At some point, Ronan wasn’t asleep and wasn’t awake. For lack of better definition, he must be rather close to delirious.

The painkillers had worn off, and he wasn’t getting any more.

“I don’t know if I can tell you where the painkillers are.”

Noah’s voice filtered in Ronan’s mind like an interference slowly crackling into focus, completely foreign for a moment — almost outworldly — before Ronan stumbled upon the knowledge that maybe he did know the sound and the sound meant Noah and he knew Noah too, apparently.

Ronan blinked, laboriously, and even Noah’s figure was smudged, diffused in the blue light. He hadn’t heard Noah knocking, or coming in. “The door was closed,” he rasped out. 

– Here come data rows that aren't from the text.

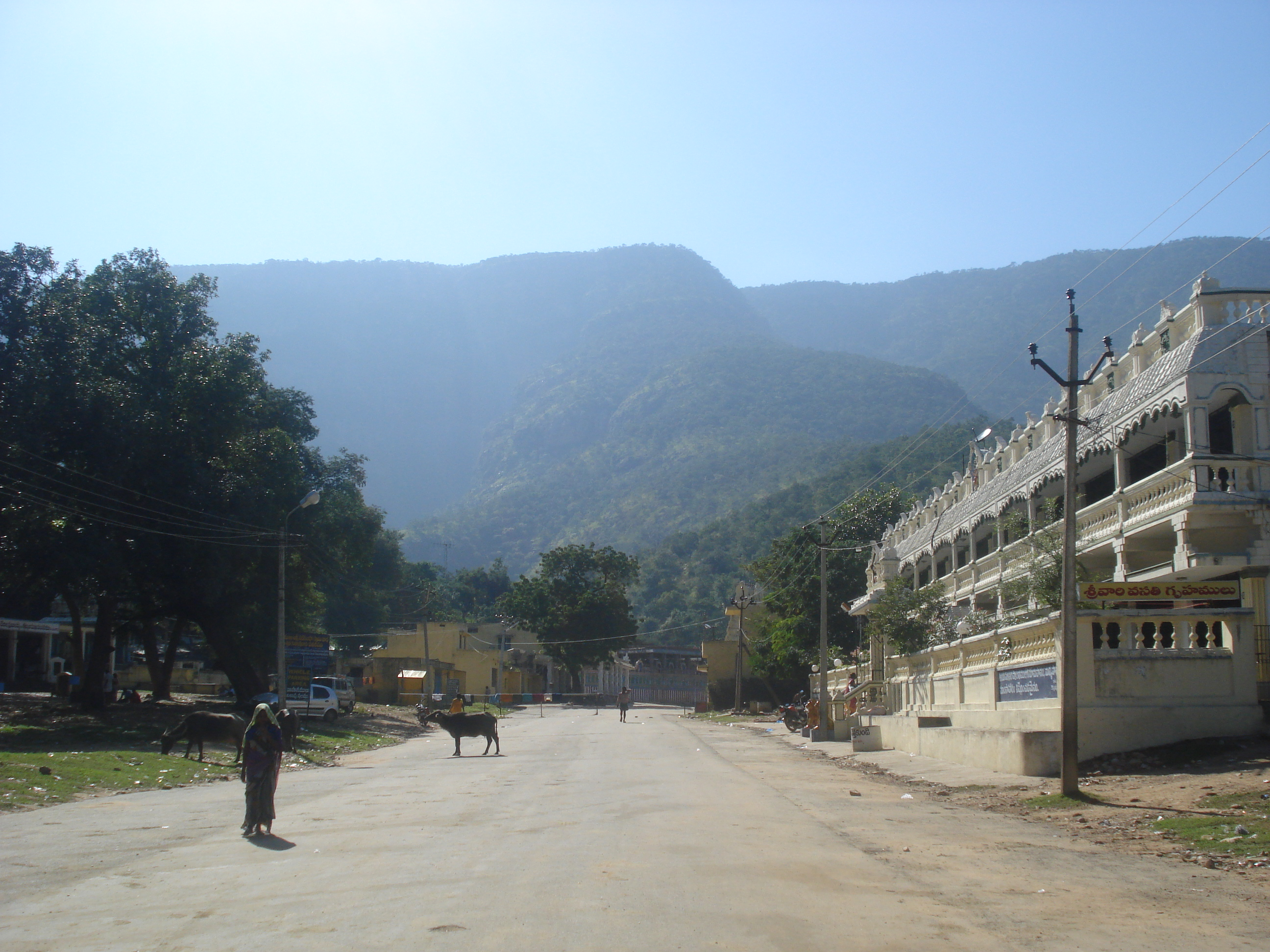 Penchalakona place
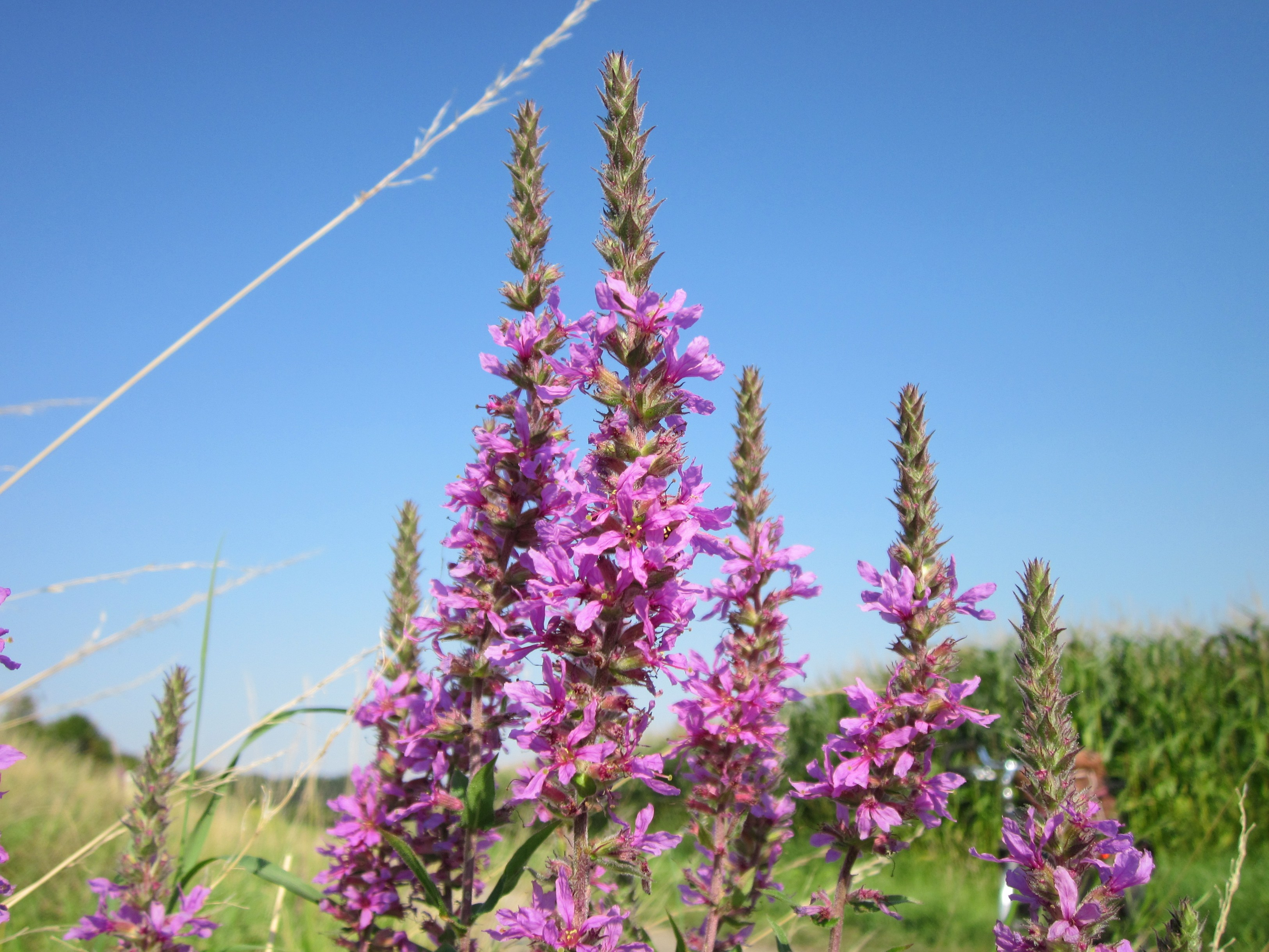 Blutweiderich (Lythrum salicaria) bei Reilingen
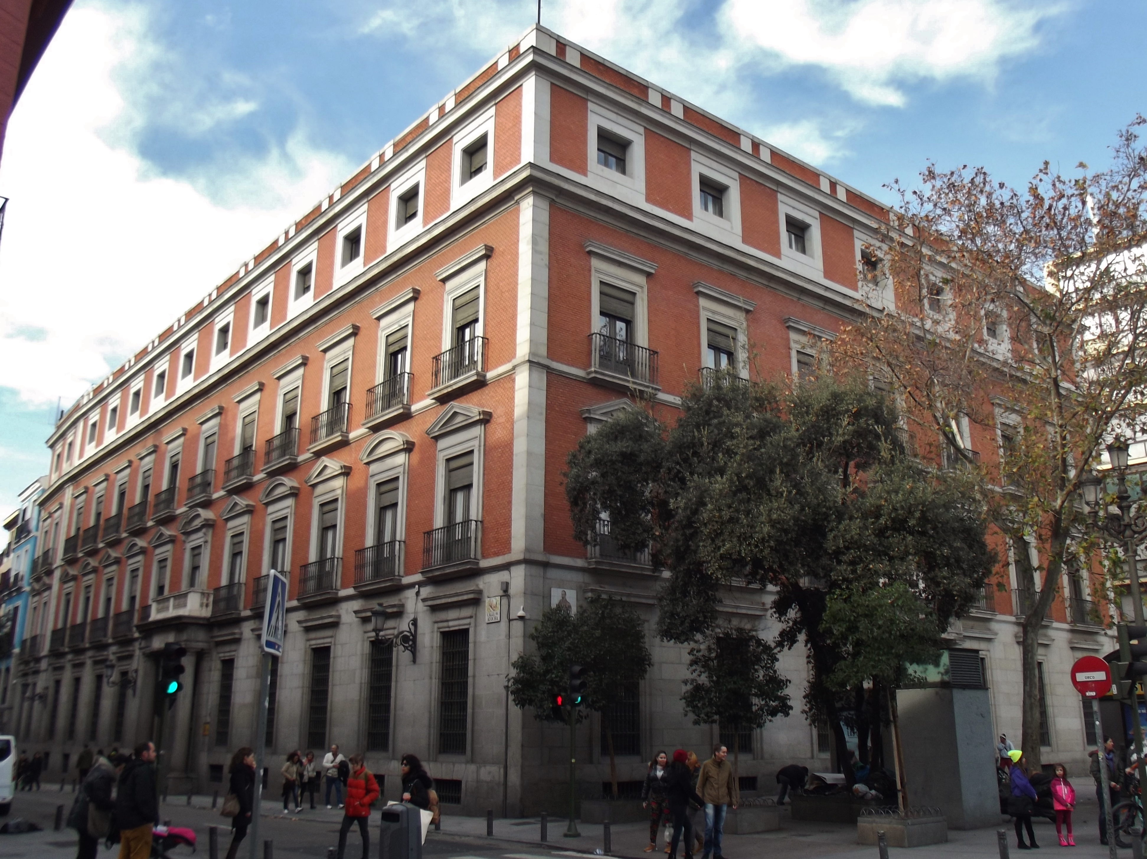 Antigua casa de los Cinco Gremios.
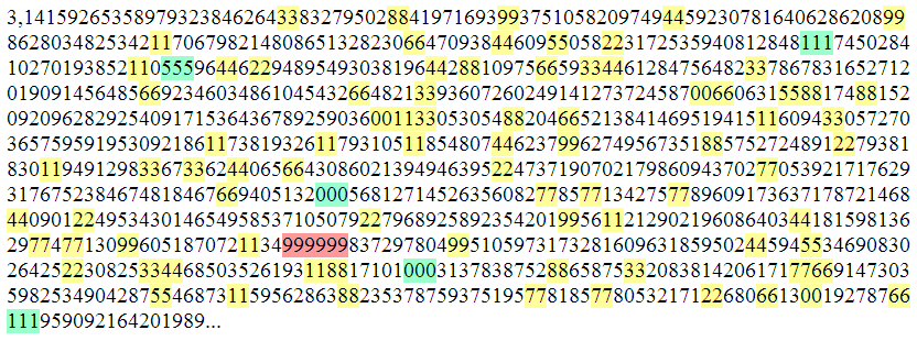 Utgick från för att skapa en svenskanpassad version med komma istället för punkt och utökade till totalt 1000 decimaler.
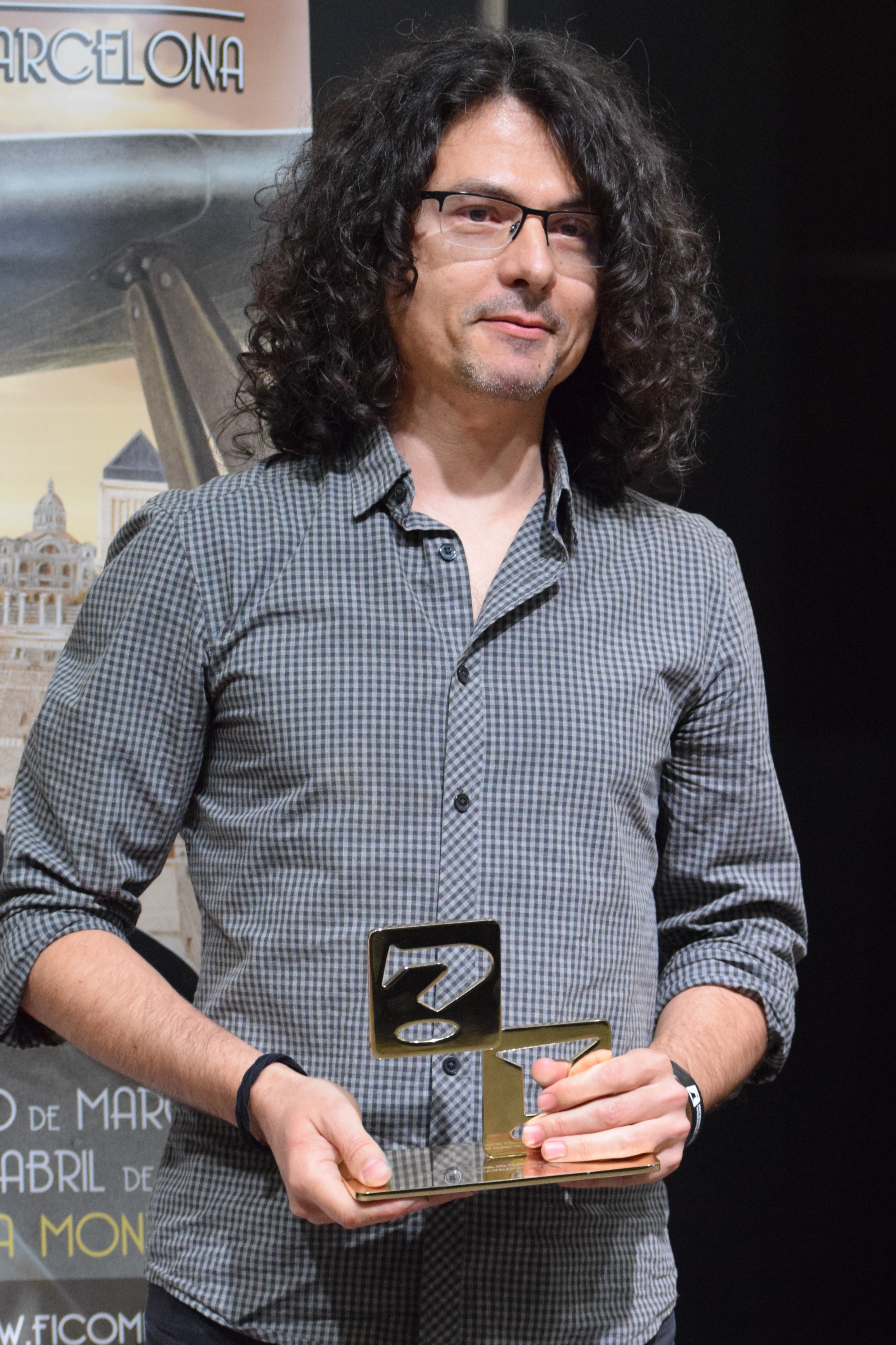 Jaime Martín després d'haver guanyat el premi a la millor obra pel còmic Jamais je n'aurai 20 ans (Jamás tendré 20 años). Saló Internacional del Còmic de Barcelona de 2017. Divendres 31 de març de 2017.
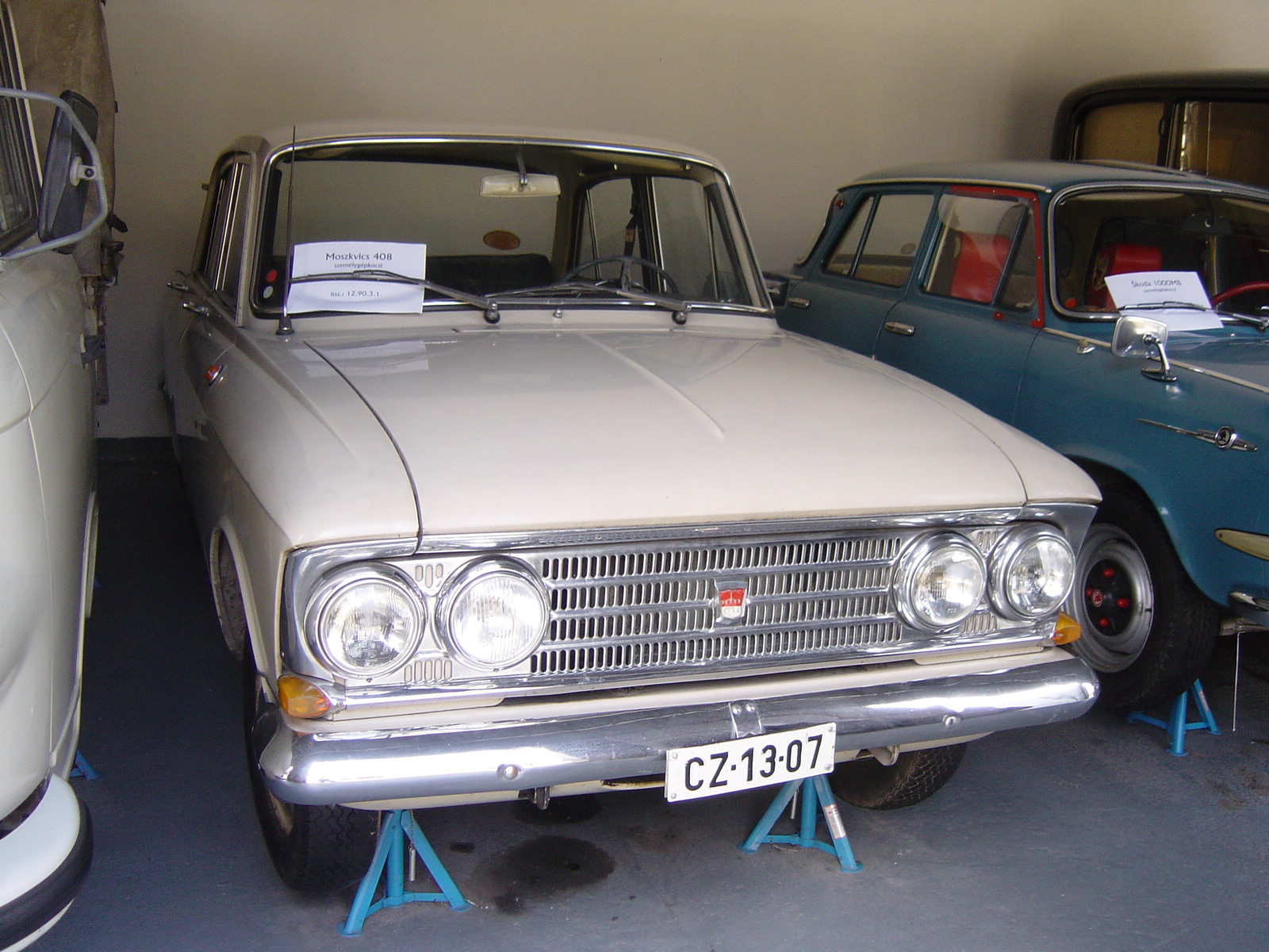 Moskvich 408 at the Közlekedési Múzeum in Hungary.
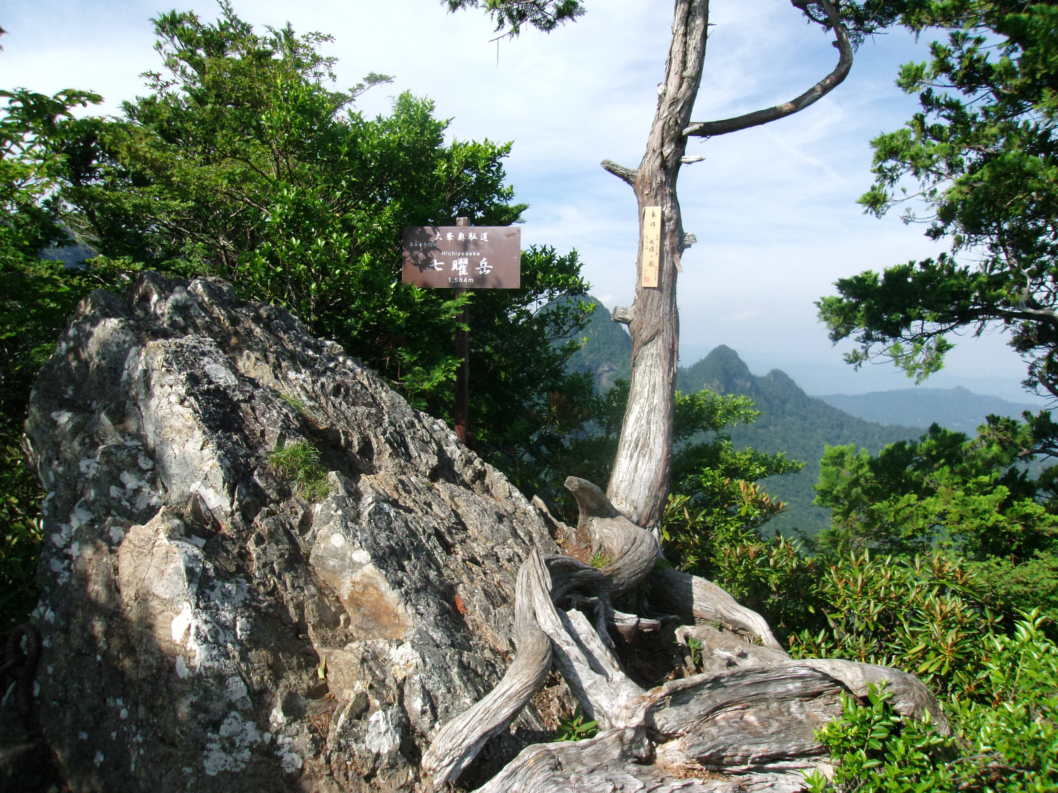 大峯奥駈道第59靡「七曜岳」山頂

Noah kept staring at him as if the concept was inconsequential. And possibly it was, even more so because Ronan was definitely not in the right shape or mindset to kick him out bodily.

“Of course you can’t tell me,” Ronan conceded, going back to the painkillers. “You’re not the designated babysitter, Gansey is sleeping and you don’t give addicting drugs to someone _suicidal_.” 

The sound of the word itself filled Ronan with bitterness and he made sure to try and convey it all, syllable after syllable. Not that Gansey could have thought anything else, having found Ronan in a pool of blood with marks deep enough on his forearm to require a top-notch work of stichting. 

“I don’t think you’re suicidal,” Noah murmured, sitting down on Ronan’s bed. He only acknowledged Ronan’s glare at the proximity with a vague fidgeting. 

“Fucking awesome. Care to tell that to Dick? Let the painkillers flow while he goes to sleep and I change my own bandages,” Ronan snarled.

He was tired of the constant checks, of Gansey hovering around him and taking care of him as if something in the process would finally provide him the answer of why would Ronan _do this to him_. He was tired, guiltily so.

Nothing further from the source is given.